*DATA FOR ANALYSIS:*
*** Begin section ***
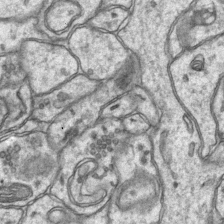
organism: Mouse
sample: CA1 Hippocampus
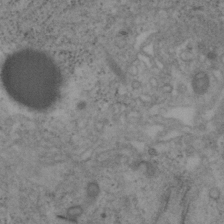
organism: Mouse
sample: OT-I killer T cells with ID8 ovarian cancer cells
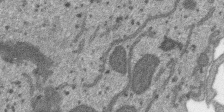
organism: Human
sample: Lung epithelial cells infected with SARS-CoV-2
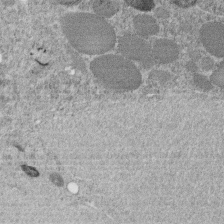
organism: C. elegans
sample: C. elegans embryo early stage
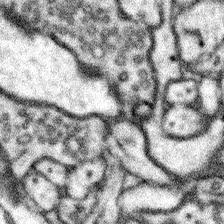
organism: Mouse
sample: Somatosensory cortex neuropil
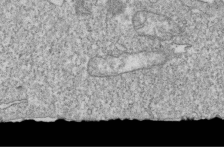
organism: Human
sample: HeLa cell HIV synapse
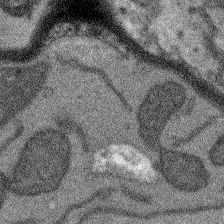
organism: Arabidopsis thaliana
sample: Root tip
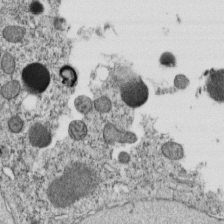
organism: C. elegans
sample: C. elegans embryo early stage
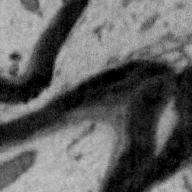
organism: Zebra finch
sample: Brain
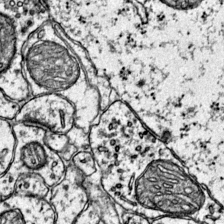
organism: Mouse
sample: Primary visual cortex
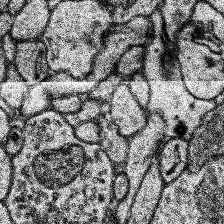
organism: Human
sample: Temporal Lobe
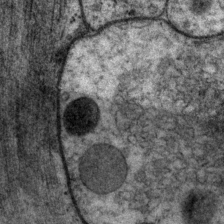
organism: P. pacificus
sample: Pharynx
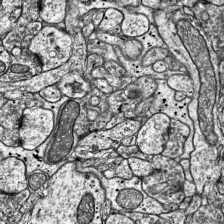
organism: Mouse
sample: Visual Cortex
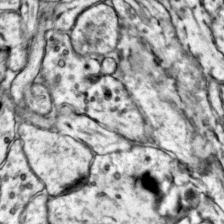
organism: Mouse
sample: Primary visual cortex
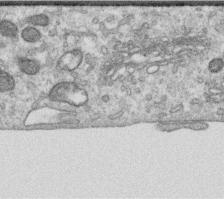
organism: Human
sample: Centriole in RPE cells
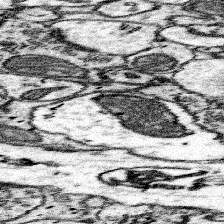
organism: Mouse
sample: Somatosensory cortex neuropil
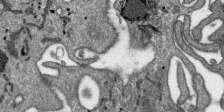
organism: Human
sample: Lung epithelial cells, uninfected (mock) control
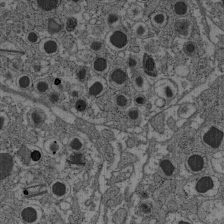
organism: C57BL Mouse
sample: Pancreatic islet
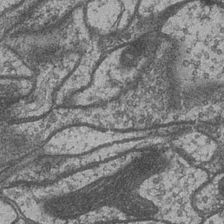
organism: Drosophila
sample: Optic medulla
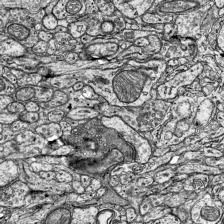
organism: Mouse
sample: Visual Cortex
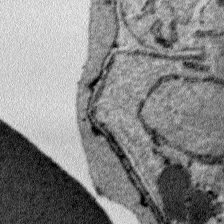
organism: Plasmodium falciparum
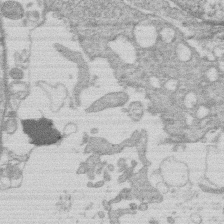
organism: Human
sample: Macrophage cells
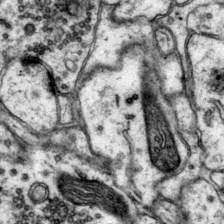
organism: Mouse
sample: Primary visual cortex
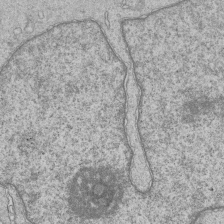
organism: Human
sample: MDA-MB-231 cells
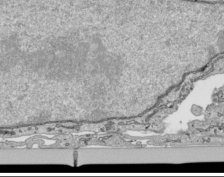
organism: Human
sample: Mitochondria in HCT116 cells
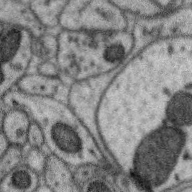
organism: Zebra finch
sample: Brain
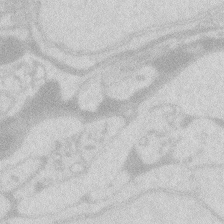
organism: Zebrafish
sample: Macrophage
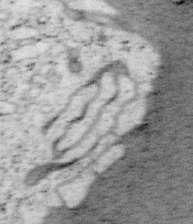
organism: Mouse
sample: OT-I killer T cells with ID8 ovarian cancer cells
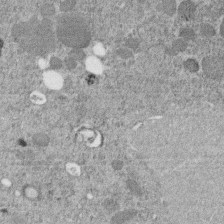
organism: C. elegans
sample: C. elegans embryo early stage
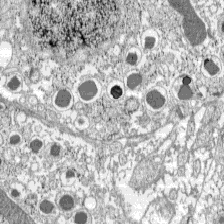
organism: C57BL Mouse
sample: Pancreatic islet
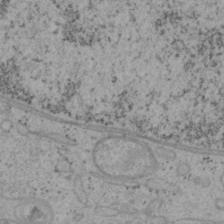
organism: Human
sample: HeLa cells
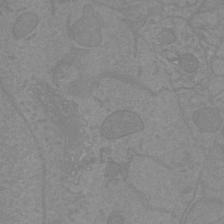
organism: Mouse
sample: Cortical neurons
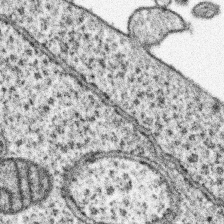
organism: Human
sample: HeLa cells
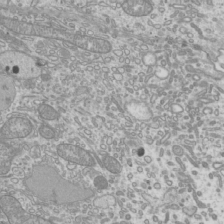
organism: Mouse
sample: Cilia; mouse epididymis
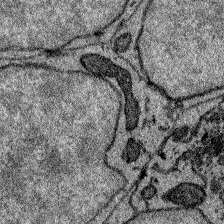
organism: Zebrafish
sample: Larval olfactory bulb
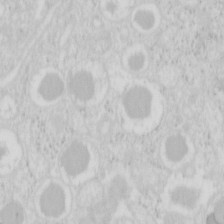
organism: Mouse
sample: Pancreas
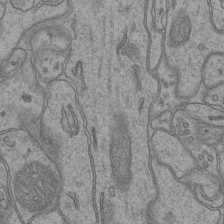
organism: Mouse
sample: CA1 Hippocampus
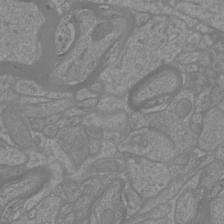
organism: Mouse
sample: Cortical neurons
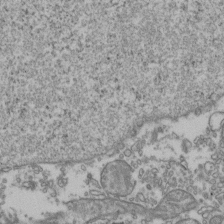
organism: Human
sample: Activated Jurkat CD4+ T cells
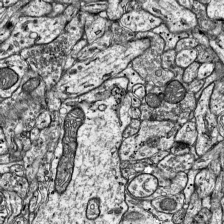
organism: Mouse
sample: Visual Cortex
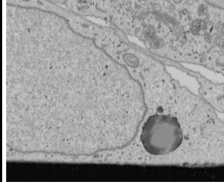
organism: Human
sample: Mitochondria in U2OS cells
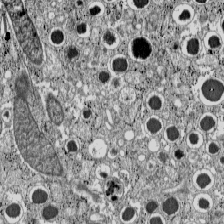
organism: C57BL Mouse
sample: Pancreatic islet
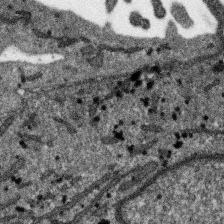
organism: Human
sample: Lung epithelial cells infected with SARS-CoV-2
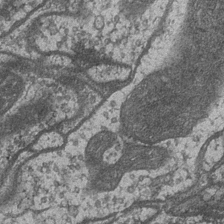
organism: Drosophila
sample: Optic medulla
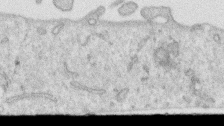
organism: Human
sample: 1205lu cells
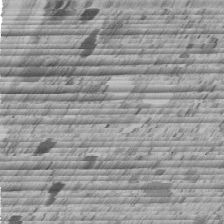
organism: C. elegans
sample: C. elegans embryo early stage
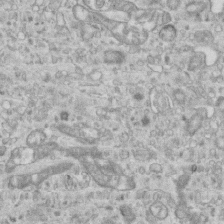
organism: Mouse
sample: Centriole in ependymal cells
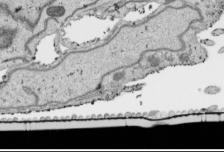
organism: Human
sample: Mitochondria in HCT116 cells
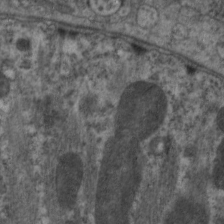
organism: C. elegans
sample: Pharynx
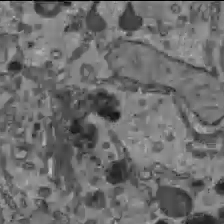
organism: C57BL Mouse
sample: Liver
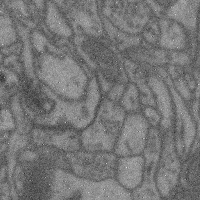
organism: Mouse
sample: Cerebral cortex
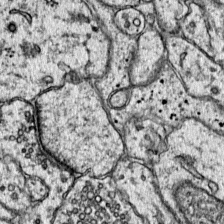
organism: Mouse
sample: Primary visual cortex
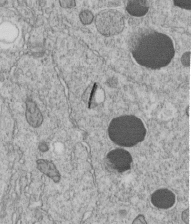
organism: C. elegans
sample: C. elegans embryo early stage
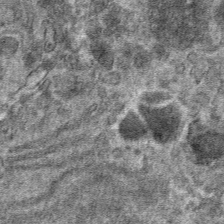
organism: Mouse
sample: Mouse hepatocytes
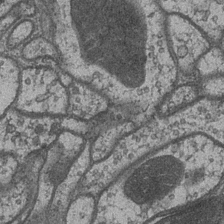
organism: Drosophila
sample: Optic medulla
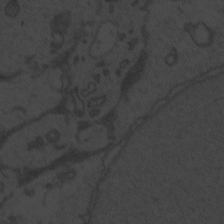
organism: Zebrafish
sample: Macrophage infected with Toxoplasma gondii
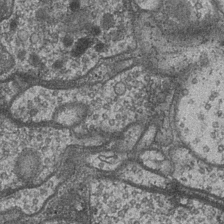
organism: Drosophila
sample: Optic medulla
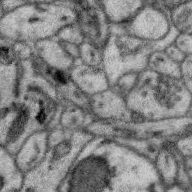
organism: Zebra finch
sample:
*** End section ***
*WORK REQUEST:*
All that is needed is an exact copy of the entries above, minus the pictures.

*RESULT FOR THIS TASK:*
organism: Mouse
sample: CA1 Hippocampus
organism: Mouse
sample: OT-I killer T cells with ID8 ovarian cancer cells
organism: Human
sample: Lung epithelial cells infected with SARS-CoV-2
organism: C. elegans
sample: C. elegans embryo early stage
organism: Mouse
sample: Somatosensory cortex neuropil
organism: Human
sample: HeLa cell HIV synapse
organism: Arabidopsis thaliana
sample: Root tip
organism: C. elegans
sample: C. elegans embryo early stage
organism: Zebra finch
sample: Brain
organism: Mouse
sample: Primary visual cortex
organism: Human
sample: Temporal Lobe
organism: P. pacificus
sample: Pharynx
organism: Mouse
sample: Visual Cortex
organism: Mouse
sample: Primary visual cortex
organism: Human
sample: Centriole in RPE cells
organism: Mouse
sample: Somatosensory cortex neuropil
organism: Human
sample: Lung epithelial cells, uninfected (mock) control
organism: C57BL Mouse
sample: Pancreatic islet
organism: Drosophila
sample: Optic medulla
organism: Mouse
sample: Visual Cortex
organism: Plasmodium falciparum
organism: Human
sample: Macrophage cells
organism: Mouse
sample: Primary visual cortex
organism: Human
sample: MDA-MB-231 cells
organism: Human
sample: Mitochondria in HCT116 cells
organism: Zebra finch
sample: Brain
organism: Zebrafish
sample: Macrophage
organism: Mouse
sample: OT-I killer T cells with ID8 ovarian cancer cells
organism: C. elegans
sample: C. elegans embryo early stage
organism: C57BL Mouse
sample: Pancreatic islet
organism: Human
sample: HeLa cells
organism: Mouse
sample: Cortical neurons
organism: Human
sample: HeLa cells
organism: Mouse
sample: Cilia; mouse epididymis
organism: Zebrafish
sample: Larval olfactory bulb
organism: Mouse
sample: Pancreas
organism: Mouse
sample: CA1 Hippocampus
organism: Mouse
sample: Cortical neurons
organism: Human
sample: Activated Jurkat CD4+ T cells
organism: Mouse
sample: Visual Cortex
organism: Human
sample: Mitochondria in U2OS cells
organism: C57BL Mouse
sample: Pancreatic islet
organism: Human
sample: Lung epithelial cells infected with SARS-CoV-2
organism: Drosophila
sample: Optic medulla
organism: Human
sample: 1205lu cells
organism: C. elegans
sample: C. elegans embryo early stage
organism: Mouse
sample: Centriole in ependymal cells
organism: Human
sample: Mitochondria in HCT116 cells
organism: C. elegans
sample: Pharynx
organism: C57BL Mouse
sample: Liver
organism: Mouse
sample: Cerebral cortex
organism: Mouse
sample: Primary visual cortex
organism: C. elegans
sample: C. elegans embryo early stage
organism: Mouse
sample: Mouse hepatocytes
organism: Drosophila
sample: Optic medulla
organism: Zebrafish
sample: Macrophage infected with Toxoplasma gondii
organism: Drosophila
sample: Optic medulla
organism: Zebra finch
sample:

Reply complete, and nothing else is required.